Advantage of using combined models
The combination of Pen and D-Asp for development of a RR model increased the overall accuracy (training set CV: MAE 8.55 years, RMSE 10.18 years, test set: MAE 7.16 years, RMSE 9.16 years). The usefulness of this approach has already been demonstrated by combining the D-Asp and Pen content for age prediction in dentine obtaining a decrease in MAEs from 2.93 (D-Asp) and 3.41 years (Pen) to 2.68 years (combined) [12], observing the same effect for more complex tissues such as intervertebral discs and epiglottis [33]. Considering the single-molecular clock models, the accuracy (evaluated as MAE/RMSE) of the DNAm-based model was superior to that of the protein-based age prediction in total protein samples. Combining the DNAm with either D-Asp, Pen, or D-Asp and Pen did not show an improvement in overall accuracy considering individuals without signs of decomposition. Nevertheless, this does not exclude an improvement in single cases as the MAE and RMSE evaluate the model performance based on all test data results. Therefore, the conclusion that isolated DNAm would always be sufficient in specific individual cases could be too short-sighted. The inclusion of the protein levels (as well as the inclusion of DNAm in protein models) might be useful in order to outbalance influences like lifestyle, health status, and numerous diseases [14, 31, 32]. Further research is needed to investigate the not yet well understood impact of these different factors on chronological age prediction models to define guidelines for in which cases a combination might be (dis) advantageous.

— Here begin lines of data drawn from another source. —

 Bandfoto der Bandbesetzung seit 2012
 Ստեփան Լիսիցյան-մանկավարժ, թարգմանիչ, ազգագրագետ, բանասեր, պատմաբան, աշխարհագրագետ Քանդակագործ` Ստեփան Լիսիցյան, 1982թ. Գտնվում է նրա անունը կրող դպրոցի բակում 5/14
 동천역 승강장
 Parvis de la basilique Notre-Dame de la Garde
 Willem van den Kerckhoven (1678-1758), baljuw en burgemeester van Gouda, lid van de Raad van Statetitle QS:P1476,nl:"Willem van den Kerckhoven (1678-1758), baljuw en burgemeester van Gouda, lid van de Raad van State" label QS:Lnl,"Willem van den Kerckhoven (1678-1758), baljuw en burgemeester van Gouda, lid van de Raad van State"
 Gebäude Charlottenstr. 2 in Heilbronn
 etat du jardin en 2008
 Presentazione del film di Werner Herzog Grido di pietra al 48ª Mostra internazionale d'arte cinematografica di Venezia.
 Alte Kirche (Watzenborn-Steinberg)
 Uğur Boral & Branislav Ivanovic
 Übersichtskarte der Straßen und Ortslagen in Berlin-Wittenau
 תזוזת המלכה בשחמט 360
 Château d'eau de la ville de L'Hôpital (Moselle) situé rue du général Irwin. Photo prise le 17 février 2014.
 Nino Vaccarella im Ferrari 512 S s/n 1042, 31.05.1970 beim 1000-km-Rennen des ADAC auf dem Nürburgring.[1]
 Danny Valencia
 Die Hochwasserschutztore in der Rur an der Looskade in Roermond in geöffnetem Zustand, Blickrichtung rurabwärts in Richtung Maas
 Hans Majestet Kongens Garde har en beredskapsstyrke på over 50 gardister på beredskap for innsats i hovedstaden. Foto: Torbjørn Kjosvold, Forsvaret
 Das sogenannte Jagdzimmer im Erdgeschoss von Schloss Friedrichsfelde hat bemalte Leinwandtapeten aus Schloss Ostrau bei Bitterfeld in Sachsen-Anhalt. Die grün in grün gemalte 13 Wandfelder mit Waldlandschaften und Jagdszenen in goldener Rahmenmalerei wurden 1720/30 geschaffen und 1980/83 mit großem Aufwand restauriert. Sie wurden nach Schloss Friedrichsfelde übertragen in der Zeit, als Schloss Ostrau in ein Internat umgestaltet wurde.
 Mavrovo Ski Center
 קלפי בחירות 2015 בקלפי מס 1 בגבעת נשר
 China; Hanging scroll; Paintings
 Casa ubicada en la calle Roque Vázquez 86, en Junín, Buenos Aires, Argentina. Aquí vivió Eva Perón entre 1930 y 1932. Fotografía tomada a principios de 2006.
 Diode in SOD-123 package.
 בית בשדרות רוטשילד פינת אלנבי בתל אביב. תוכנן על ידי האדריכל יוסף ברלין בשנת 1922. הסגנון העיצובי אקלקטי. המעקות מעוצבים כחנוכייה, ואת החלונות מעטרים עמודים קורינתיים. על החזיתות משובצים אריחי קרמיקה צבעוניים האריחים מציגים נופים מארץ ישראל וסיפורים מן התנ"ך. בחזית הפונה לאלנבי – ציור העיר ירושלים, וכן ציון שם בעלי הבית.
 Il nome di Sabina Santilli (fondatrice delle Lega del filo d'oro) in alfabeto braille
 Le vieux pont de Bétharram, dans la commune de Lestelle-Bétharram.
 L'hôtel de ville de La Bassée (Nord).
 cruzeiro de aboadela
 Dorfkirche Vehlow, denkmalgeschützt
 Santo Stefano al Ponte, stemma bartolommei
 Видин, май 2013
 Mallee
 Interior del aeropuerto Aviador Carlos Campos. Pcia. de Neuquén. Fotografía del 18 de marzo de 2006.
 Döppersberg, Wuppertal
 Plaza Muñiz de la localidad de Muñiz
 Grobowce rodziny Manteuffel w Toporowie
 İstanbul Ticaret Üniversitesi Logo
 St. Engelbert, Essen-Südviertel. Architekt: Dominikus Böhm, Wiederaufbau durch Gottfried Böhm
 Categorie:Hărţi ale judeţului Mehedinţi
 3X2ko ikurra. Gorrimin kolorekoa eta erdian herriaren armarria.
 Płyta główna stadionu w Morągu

Impact of post-mortem changes on age prediction
In a next step, we examined samples with early to severe signs of decomposition and the effect on the prediction accuracies. In our study, all three molecular clocks were successfully analyzed. However, with even longer postmortem intervals, reliable and accurate DNAm may be difficult. Bone proteins may be quite well preserved for a long time [55,56,57]. Nevertheless, postmortem degradation of proteins that change the overall composition of total bone samples may be a problem, if total bone samples (and not defined, purified proteins) are analyzed. In dentine, Pen could be stable over very long PMIs up to thousands of years (at least in dentine), which would enable a wide application range of age estimation based on this parameter also in the anthropological-archaeological context [58]. It remains to be clarified whether this also applies to bones.
For all parameters, a moderate correlation with age was observed (ρ(Pen) = 0.68, ρ(D-Asp) = 0.59, ρ(DNAm(6CpGs)) = 0.4–0.73), which was lower compared to the samples from individuals without signs of decomposition (cf. Figures 1 and 3). The biggest differences were observed for the markers with the highest correlation value (ρ) in individuals without signs of decomposition: Pen (∆ρ 0.22), ELOVL2 (∆ρ 0.21), PDE4C (∆ρ 0.28), TRIM59 (∆ρ 0.34), and KLF14 (∆ρ 0.39). The results can mainly be attributed to increased variation of single samples. This variation is also visible for the other markers, but ha less impact on the correlation value (ρ) due to an already higher variation in individuals without signs of decomposition. More research is needed to explicitly determine the underlying biological and technical causes (of which some are discussed below). An overall lower accuracy with MAEs of 11.77 years (RMSE 15.07 years) for Pen and 11.68 years (RMSE 15.42 years) for D-Asp was obtained. The DNAm model still performed better with an MAE of 7.38 years (RMSE 10.39 years) compared to the protein-based parameters but less accurate than testing bones without signs of decomposition. A slight improvement was obtained for the RMSE (10.39 years (DNAm) vs. 9.08 years (combined)) by the combination of the three molecular clocks (cf. Table 1). The slightly greater drop of the RMSE compared to the MAE (7.38 years (DNAm) vs. 6.8 years (combined)) may give an indication that especially outliers in the age prediction were reduced, which was the case in samples with very low DNA content (cf. Suppl. Figure 4C). An analysis of more samples is needed to support this indication.
The overall reduced accuracy in the age prediction based on the molecular clock models in decomposed individuals could be caused by postmortem changes like deterioration of the mineral phase and microbiological invasion which results in chemical and biological degradation of the organic bone matrix. In the absence of functional enzymatic repair mechanisms cellular components and DNA degrade due to their limited chemical stability [59, 60]. This leads to a change of the cell type composition and the amount and quality of DNA available for DNAm analysis.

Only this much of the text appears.